Reuters photo
By
James Coburn
Beside a Huge Parking Lot
In a big box store where managers train for intimidation
Associates zone in packs crossing aisles, arranging order
To be broken, by pecking order.
The chain is as strong as the nearest link to the counter
But the chain is pulled tighter with each link
Without turning back
Until the price is worn and gone for the newbies
Brought to streams of monotone products as distant
As the associate’s identity to a billionaire family
Insulated from lives going nowhere but down
The aisle of no living wage and “I don’t have time for you.”
There are no worker ants grinding their way in.

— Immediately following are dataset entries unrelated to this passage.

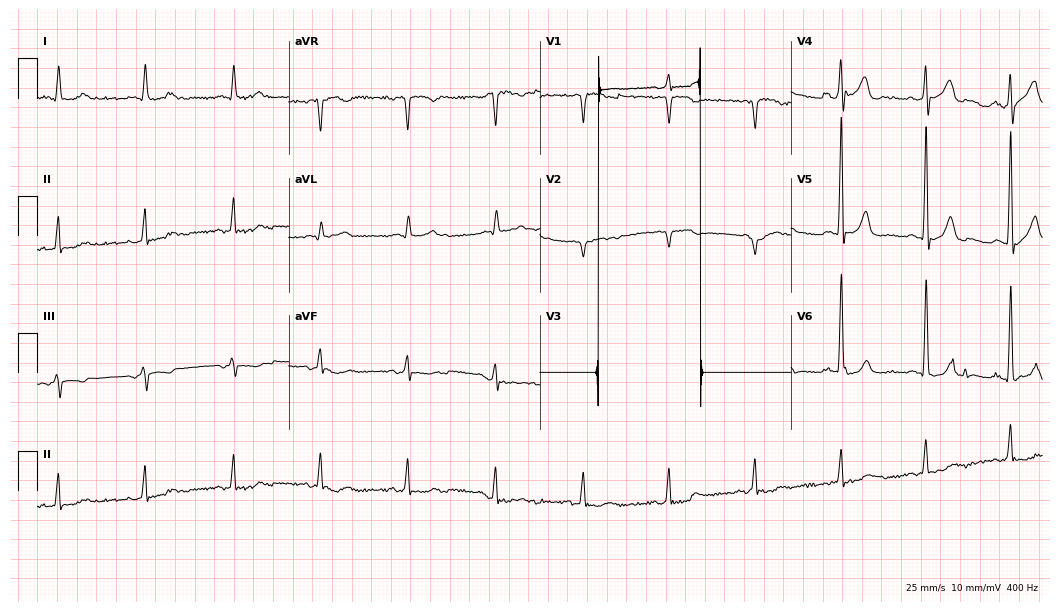
12-lead ECG (10.2-second recording at 400 Hz) from a man, 82 years old. Screened for six findings — first-degree AV block, right bundle branch block, left bundle branch block, sinus bradycardia, atrial fibrillation, sinus tachycardia — none is recorded.
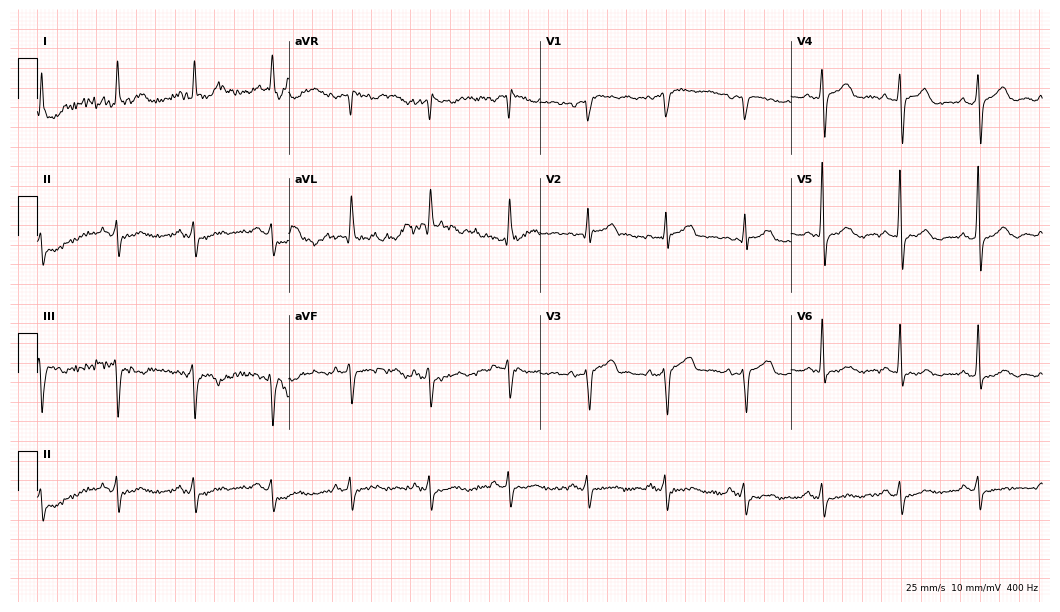
Standard 12-lead ECG recorded from a male, 74 years old (10.2-second recording at 400 Hz). None of these six findings is recorded: first-degree AV block, right bundle branch block, left bundle branch block, sinus bradycardia, atrial fibrillation, sinus tachycardia.
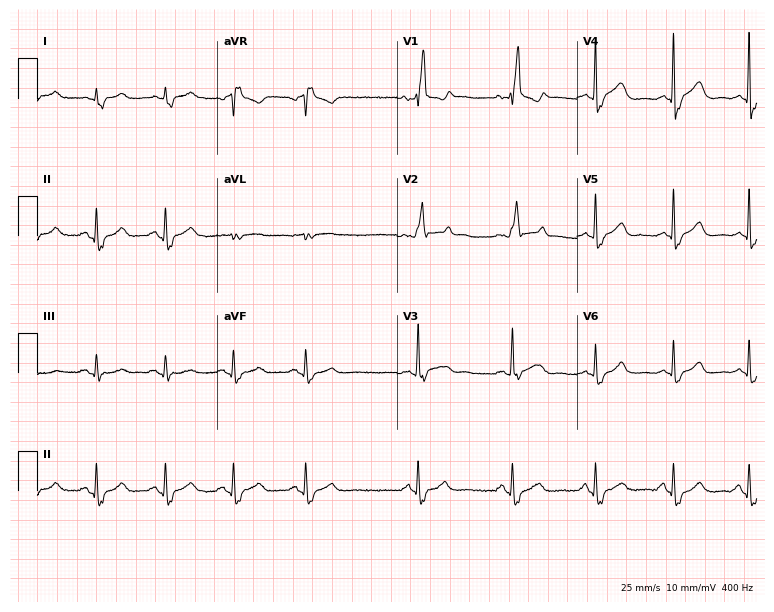
ECG — an 85-year-old female. Findings include right bundle branch block.
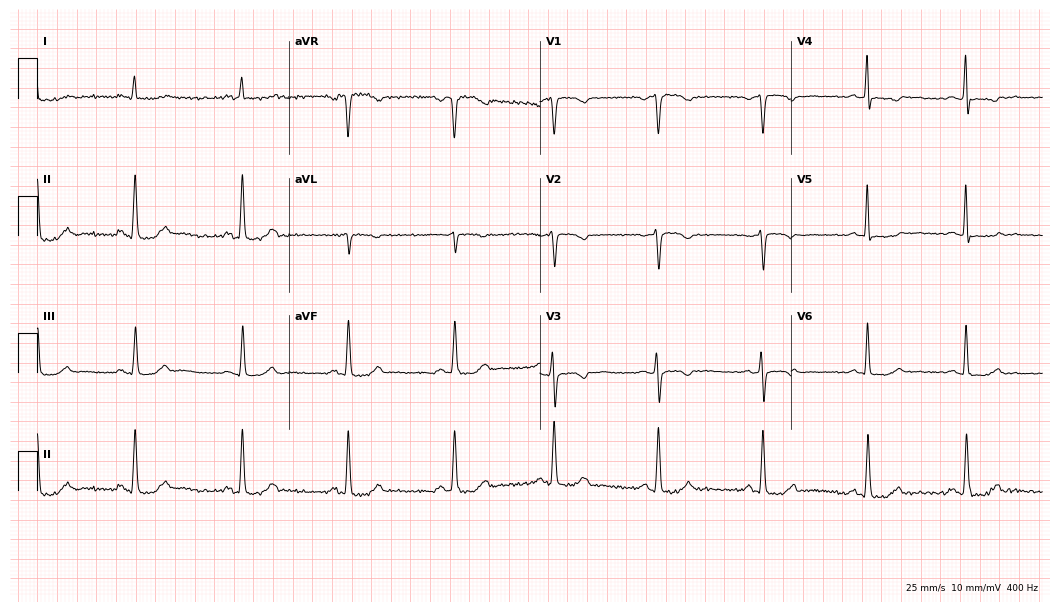
12-lead ECG from a 71-year-old female (10.2-second recording at 400 Hz). No first-degree AV block, right bundle branch block, left bundle branch block, sinus bradycardia, atrial fibrillation or sinus tachycardia recorded for this tracing.
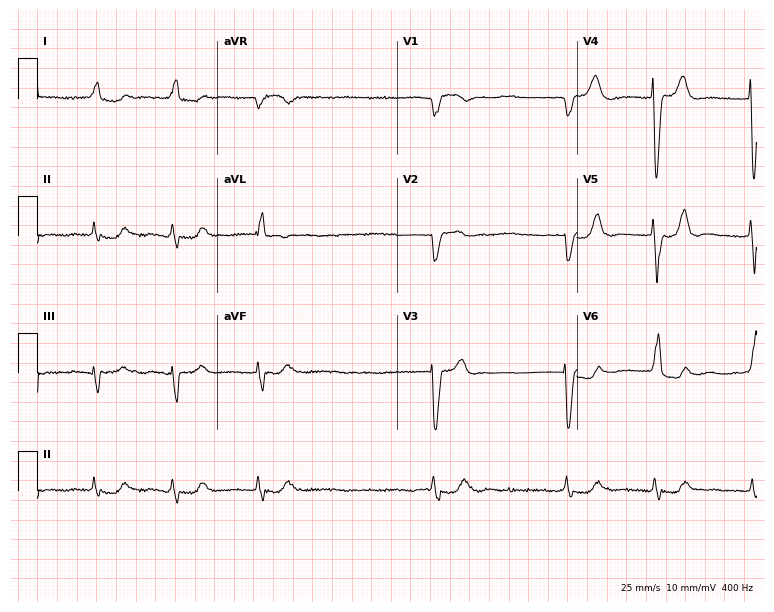
Standard 12-lead ECG recorded from a female patient, 80 years old (7.3-second recording at 400 Hz). The tracing shows left bundle branch block (LBBB), atrial fibrillation (AF).
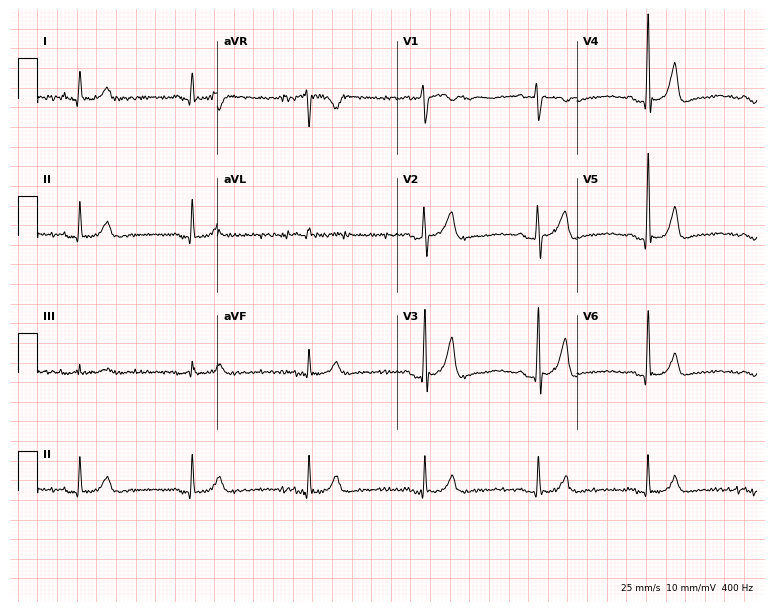
Resting 12-lead electrocardiogram. Patient: a 63-year-old male. Read as a normal ECG.
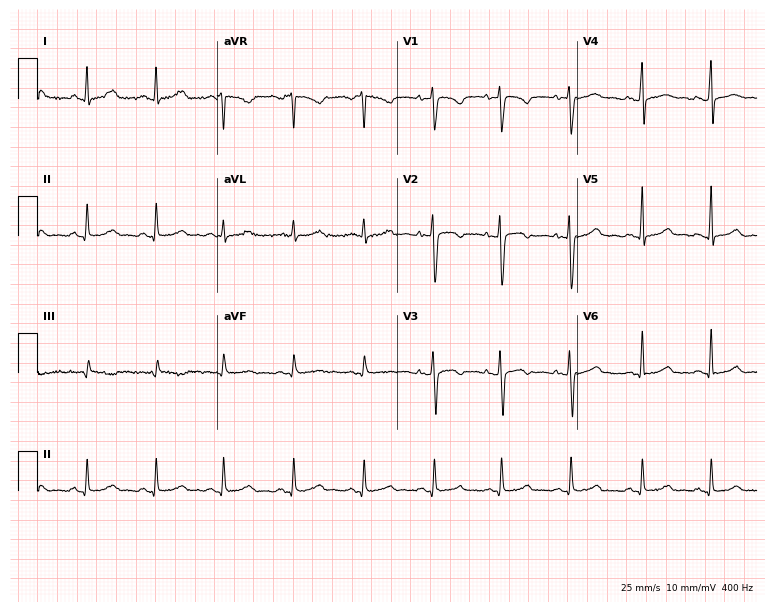
12-lead ECG from a female, 30 years old. Labelled as a normal ECG.
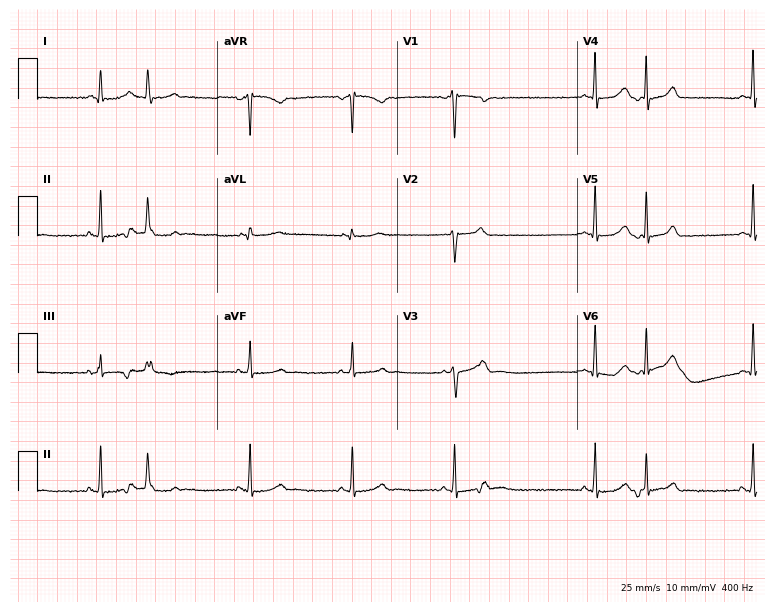
Electrocardiogram (7.3-second recording at 400 Hz), a female patient, 39 years old. Of the six screened findings (first-degree AV block, right bundle branch block, left bundle branch block, sinus bradycardia, atrial fibrillation, sinus tachycardia), none is recorded. Only these six findings were labelled.
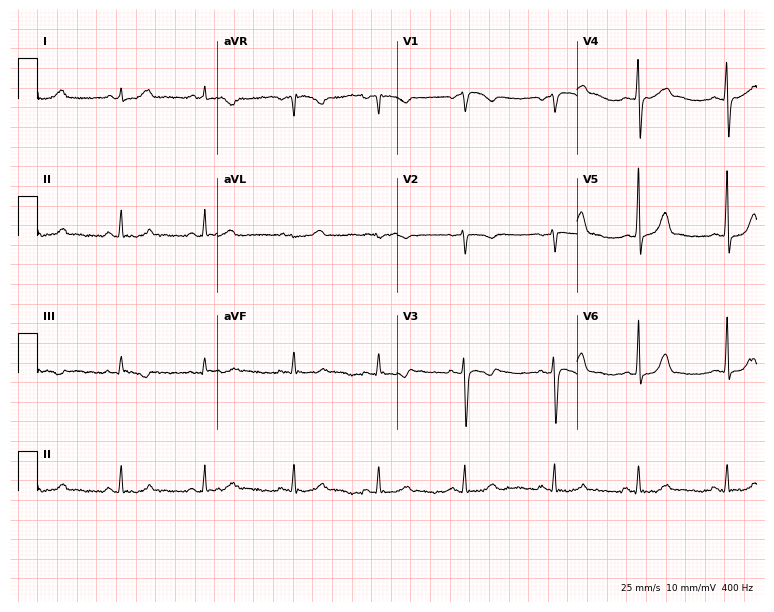
12-lead ECG (7.3-second recording at 400 Hz) from a 28-year-old female. Screened for six findings — first-degree AV block, right bundle branch block, left bundle branch block, sinus bradycardia, atrial fibrillation, sinus tachycardia — none is recorded. Other findings, if any, are not listed.
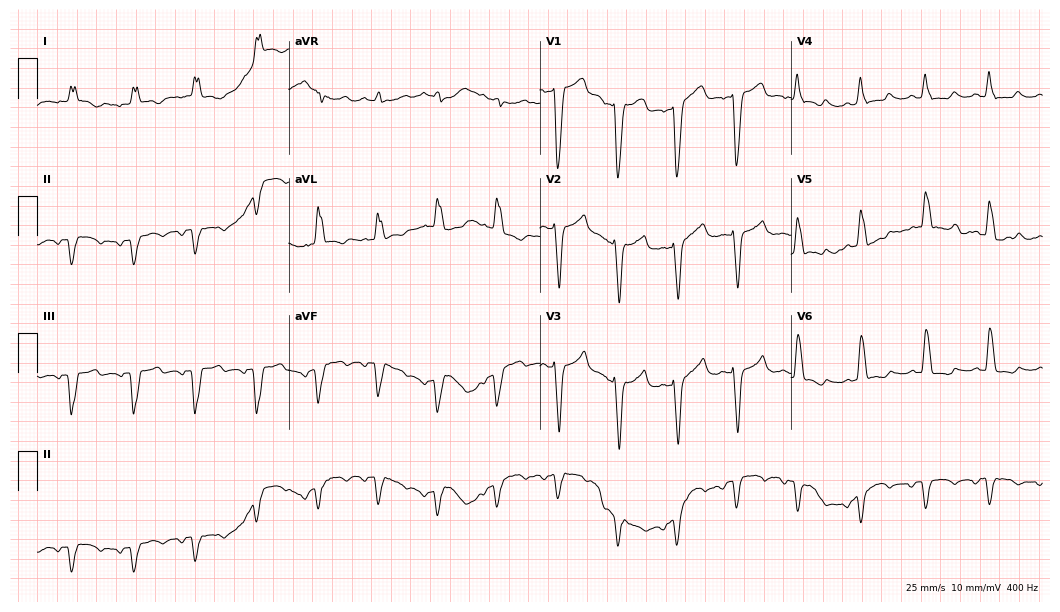
Electrocardiogram, a female, 53 years old. Of the six screened findings (first-degree AV block, right bundle branch block, left bundle branch block, sinus bradycardia, atrial fibrillation, sinus tachycardia), none is recorded.
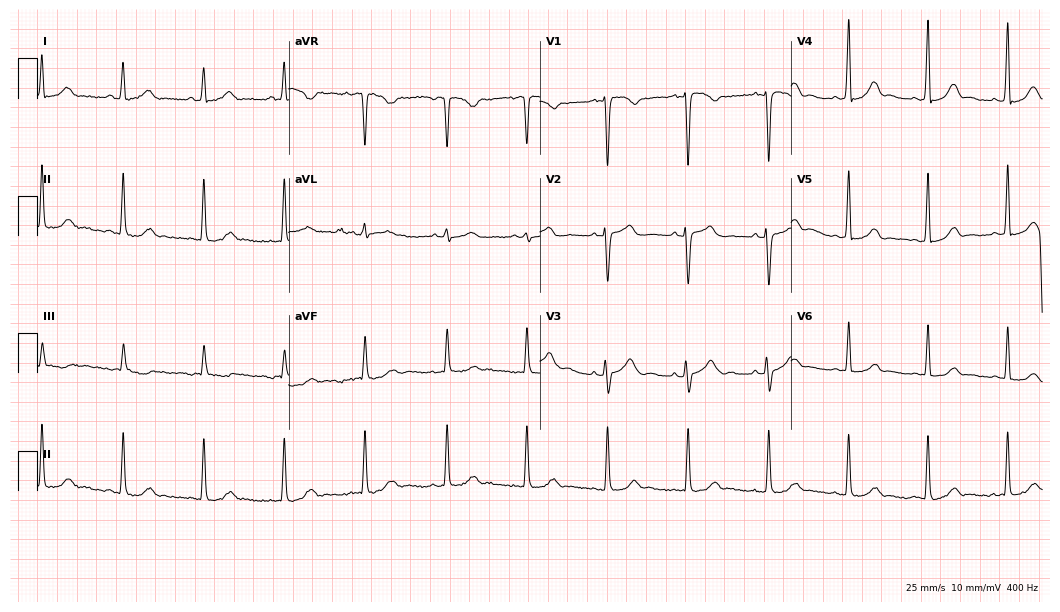
Resting 12-lead electrocardiogram. Patient: a 36-year-old female. None of these six findings is recorded: first-degree AV block, right bundle branch block, left bundle branch block, sinus bradycardia, atrial fibrillation, sinus tachycardia. Findings outside these six are not listed.
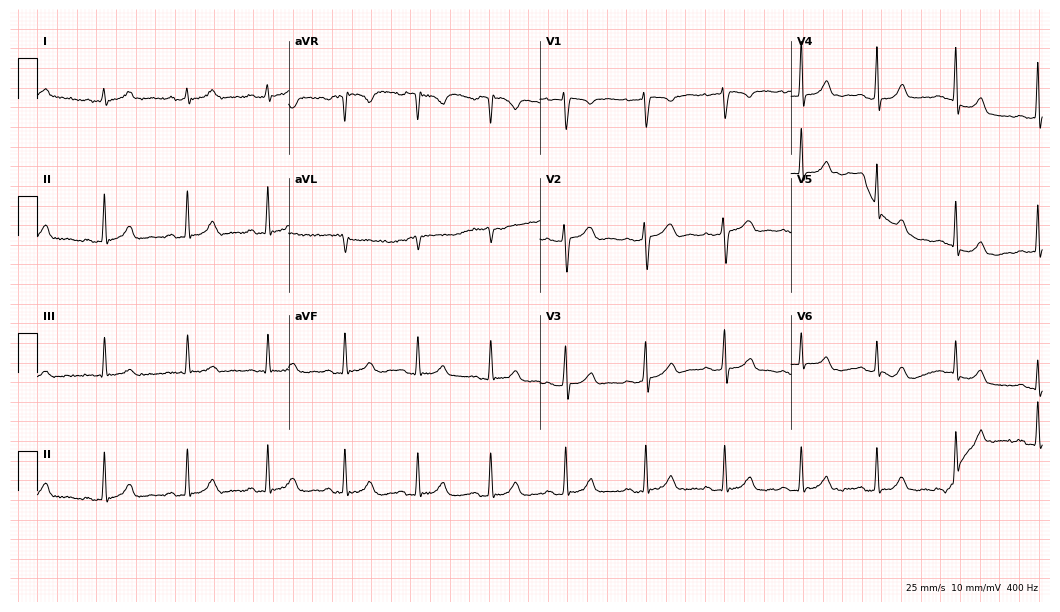
12-lead ECG from a 29-year-old woman. Recorded interpretation: within normal limits.
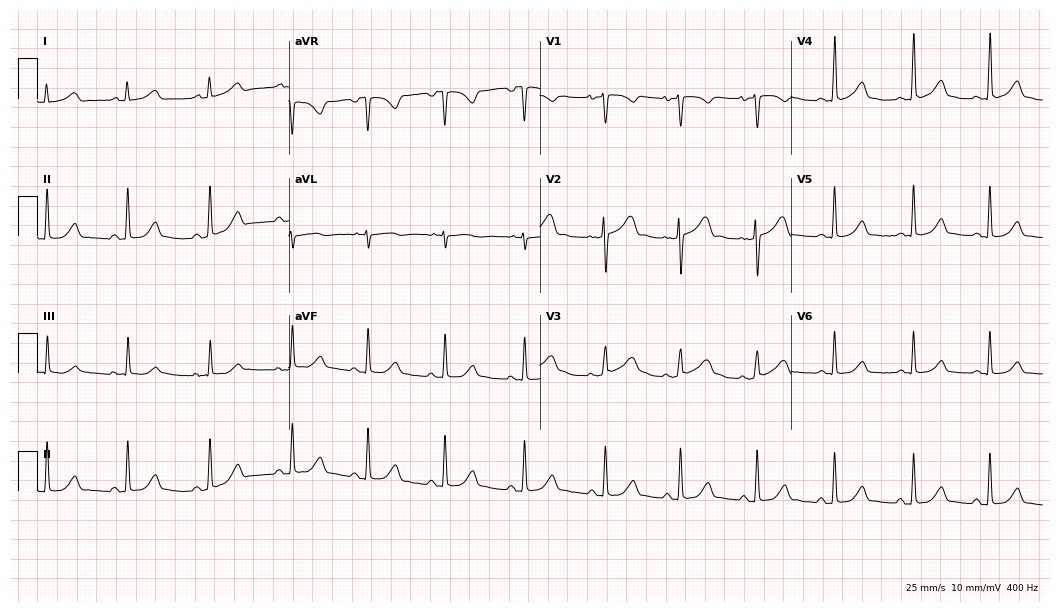
Resting 12-lead electrocardiogram. Patient: a woman, 25 years old. Read as a normal ECG.

Floors are hard
With restless feet of a bygone dream
Shifting boxes to a mass audience wanting something different,
That perfect something, from an unknown corner,
But now, this instant, is always the time.
Money walks through the same doors, greeted by the same
Stare in search of what lies beyond repetition of polluted
Cries to hurry up, for a drop in the bucket of a life
In quiet disillusion without time to make amends
To what they thought life would be,
Stranded as long as the boxes roll down the aisles
Without a thank you or empathy.
Workers are a commodity, a life to be robbed bare to the bone
By trained managers paid to belittle.
Schedules decided by computers so blame the system
And no one else gives thought, just unspoken, gone, ripped off
Of time and hope.
I think I’ll call it the plan.
“Don’t call it that because they have no plans. They have intentions,
But they have no plans.”
James Coburn
James Coburn is an Oklahoma poet. His first book of poetry “Words of Rain” was published in 2014. The book was a finalist for an Oklahoma Book Award. In 2016, ten of his poems against terrorism and to save the Sunderbans (wetlands) were published in “Onnyodhara” (The Alternative Way) Eid-special issue festival edition in association with “Anushilon” (The Culture & Literature Society) the National Literary Organization of Bangladesh. Coburn is a 2013 inductee of the Oklahoma Journalism Hall of Fame. He has been published in several anthologies. In 2018 two of his poems were published in Tuck, an international online political, human rights and arts magazine.